====== Raw data
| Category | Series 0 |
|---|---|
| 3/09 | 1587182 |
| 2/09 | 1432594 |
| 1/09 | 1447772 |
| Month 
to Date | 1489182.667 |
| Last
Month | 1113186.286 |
============
====== Raw data
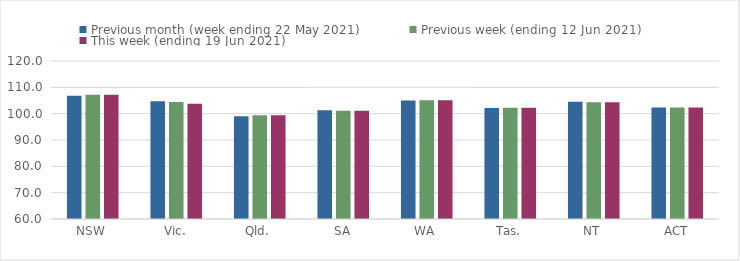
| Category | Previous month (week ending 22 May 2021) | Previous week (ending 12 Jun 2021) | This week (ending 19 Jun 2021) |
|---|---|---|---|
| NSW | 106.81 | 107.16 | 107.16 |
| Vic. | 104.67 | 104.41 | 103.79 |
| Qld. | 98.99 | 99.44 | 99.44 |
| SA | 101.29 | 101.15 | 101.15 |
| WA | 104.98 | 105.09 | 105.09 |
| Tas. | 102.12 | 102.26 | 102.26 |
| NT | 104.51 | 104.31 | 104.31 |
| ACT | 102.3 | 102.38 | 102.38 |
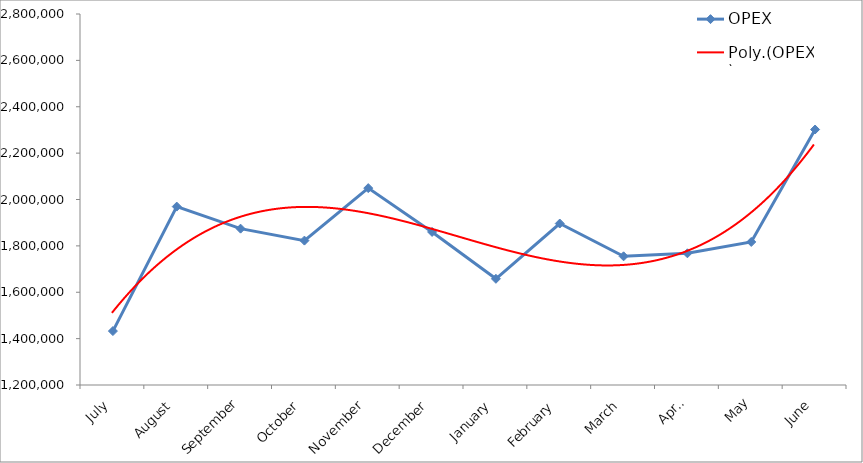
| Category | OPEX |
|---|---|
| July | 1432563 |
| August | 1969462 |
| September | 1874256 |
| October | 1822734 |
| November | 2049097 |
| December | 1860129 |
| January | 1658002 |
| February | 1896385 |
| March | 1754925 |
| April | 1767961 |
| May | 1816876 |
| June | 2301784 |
============
====== Raw data
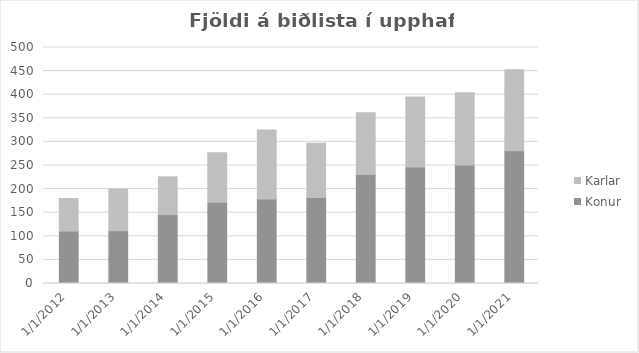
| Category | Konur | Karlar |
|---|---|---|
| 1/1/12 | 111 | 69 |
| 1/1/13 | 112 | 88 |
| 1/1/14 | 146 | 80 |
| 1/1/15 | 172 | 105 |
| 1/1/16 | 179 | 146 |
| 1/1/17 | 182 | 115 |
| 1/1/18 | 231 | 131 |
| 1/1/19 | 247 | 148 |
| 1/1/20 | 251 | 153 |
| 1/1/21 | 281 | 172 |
============
▶ **Work task**: In the entries above, find the line with "Category | Series 0 |" and the line with "Month | 1113186.286 |", then set down exactly those two and every line between them, nothing else.

▶ **Your response**:
| Category | Series 0 |
|---|---|
| 3/09 | 1587182 |
| 2/09 | 1432594 |
| 1/09 | 1447772 |
| Month 
to Date | 1489182.667 |
| Last
Month | 1113186.286 |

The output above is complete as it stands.